Ah, do not think that death will lead you to escape any responsibilities. It brings you all your treasures; it yields to you all your possessions; it restores to you all your faded hopes; it gives back every blessed and good promise of life, but it will not relieve you from responsibility. These are yours; you inherit them; they belong to you as a part of the infinite plan, and sooner or later, in one world or another, in one state of being or another, you must meet and vanquish them, one by one.

Sublime is death! Beautiful is the gateway! Intense as is the rapture of the spirit when conscious of being, and of form, and of life, there is nothing to allure one to the neglect of any duty, or the fulfilment of any purpose, for your poverty of spirit is revealed by death, as is your riches, and you must bear the test which the divine scrutiny brings.

Again I encompass you with this life; again I stretch out the hands of my spirit in greeting to all who have known me; again I say that which I believed I know, that which I testified to is now mine; that which I bore evidence of through human intellect and brain, and such power as was given me, I now bear evidence of in the over sweeping and overwhelming power of spiritual existence. Through whatever brain I may best speak, in whatever form I may best manifest, I will come and speak to those on earth, to those whom I love; there is no need of the added voice; I must speak to their hearts in any way; they must hear my voice audibly in their souls; they must make room for me in their lives; for I should cry aloud and make them hear though they were in the midst of the thunders of Niagara. To the world there shall be a voice; not one, but many; not feeble and faint, as of one man crying in the wilderness, but the voice of multitudes, millions upon millions of souls speaking audibly by the gateway of life, and speaking to the hearts of humanity. You will hear them, they cry father; you will hear them, they cry mother, husband, wife, and child, and you pause in your daily career and wonder what voice resembles one long silent in death. I tell you they will crowd upon you until you must hear. They will speak to you until you cease to put them afar off: they will look into your eye from the spiritual world until you see that they live and recognise them; they will people your streets; they will image themselves in every form that is possible; they will manifest by signs and tokens to the senses; they will grapple with your understanding; they will make you aware of the philosophies of being; they will solve to you the mighty mysteries that you have put far from you and will not listen to; they will have you know that life, not death, is the destiny of man, and that the sweet thing you have named death is no longer noxious, dark and terrible, but the beauty of all existence, the crown of all being, the freedom of all slavery, the triumph of all vanquishment, the gateway beyond the walls of human limitations in which you live, leading to the celestial and eternal city where all are free in the light of their wisdom and love.

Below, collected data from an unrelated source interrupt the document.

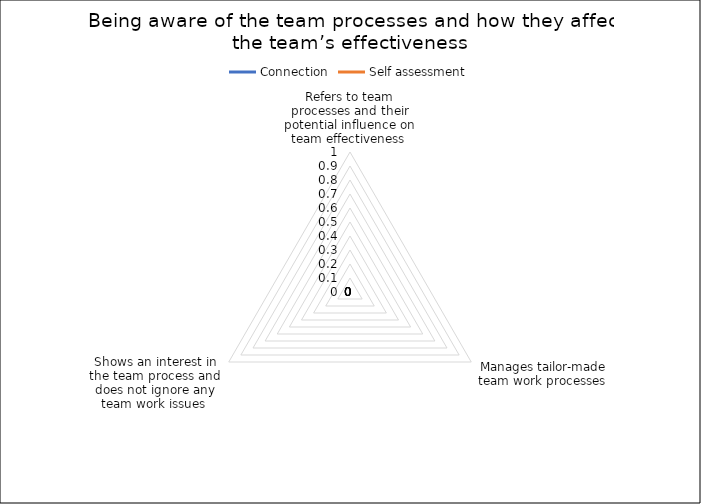
| Category | Connection | Self assessment |
|---|---|---|
| Refers to team processes and their potential influence on team effectiveness  | 0 | 0 |
| Manages tailor-made team work processes  | 0 | 0 |
| Shows an interest in the team process and does not ignore any team work issues  | 0 | 0 |
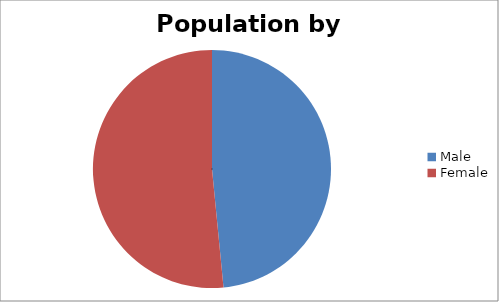
| Category | Series 0 |
|---|---|
| Male | 251 |
| Female | 267 |
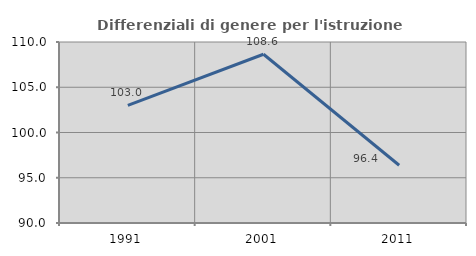
| Category | Differenziali di genere per l'istruzione superiore |
|---|---|
| 1991.0 | 103.005 |
| 2001.0 | 108.648 |
| 2011.0 | 96.379 |
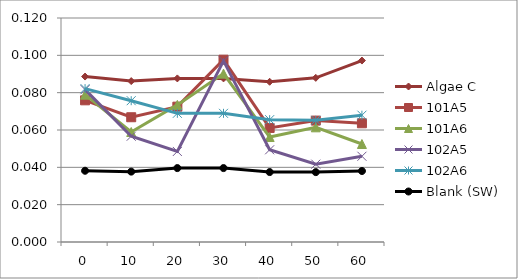
| Category | Algae C | 101A5 | 101A6 | 102A5 | 102A6 | Blank (SW) |
|---|---|---|---|---|---|---|
| 0.0 | 0.089 | 0.076 | 0.079 | 0.082 | 0.082 | 0.038 |
| 10.0 | 0.086 | 0.067 | 0.059 | 0.057 | 0.076 | 0.038 |
| 20.0 | 0.088 | 0.072 | 0.073 | 0.048 | 0.069 | 0.04 |
| 30.0 | 0.088 | 0.098 | 0.09 | 0.097 | 0.069 | 0.04 |
| 40.0 | 0.086 | 0.061 | 0.056 | 0.049 | 0.066 | 0.037 |
| 50.0 | 0.088 | 0.065 | 0.061 | 0.042 | 0.065 | 0.037 |
| 60.0 | 0.097 | 0.064 | 0.052 | 0.046 | 0.068 | 0.038 |
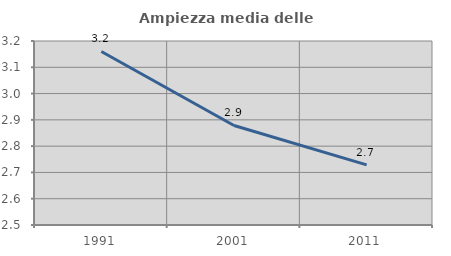
| Category | Ampiezza media delle famiglie |
|---|---|
| 1991.0 | 3.16 |
| 2001.0 | 2.879 |
| 2011.0 | 2.729 |
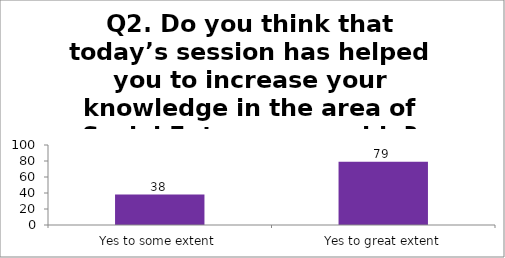
| Category | Q2. Do you think that today’s session has helped you to increase your knowledge in the area of Social Entrepreneurship? |
|---|---|
| Yes to some extent | 38 |
| Yes to great extent | 79 |
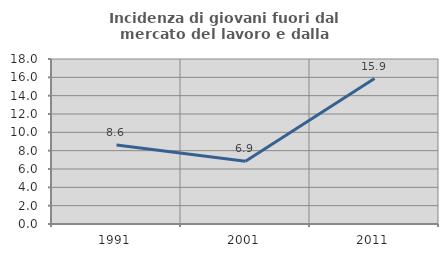
| Category | Incidenza di giovani fuori dal mercato del lavoro e dalla formazione  |
|---|---|
| 1991.0 | 8.621 |
| 2001.0 | 6.857 |
| 2011.0 | 15.862 |

Oh, voiceless yet audible sounds! Oh, millions of souls that come thronging out of space! Ye speak with a sound more mighty than the surging of the sea, more vocal than the voice of the thunder of Niagara, more potent than the sweeping winds over myriads of forests, more divine than the rushing melodies of the many mighty masters attuning their harps in sublime oratorios of existence. Death and life are one, and these voices are the voices of your loved ones.

I was known upon earth as Epes Sargent.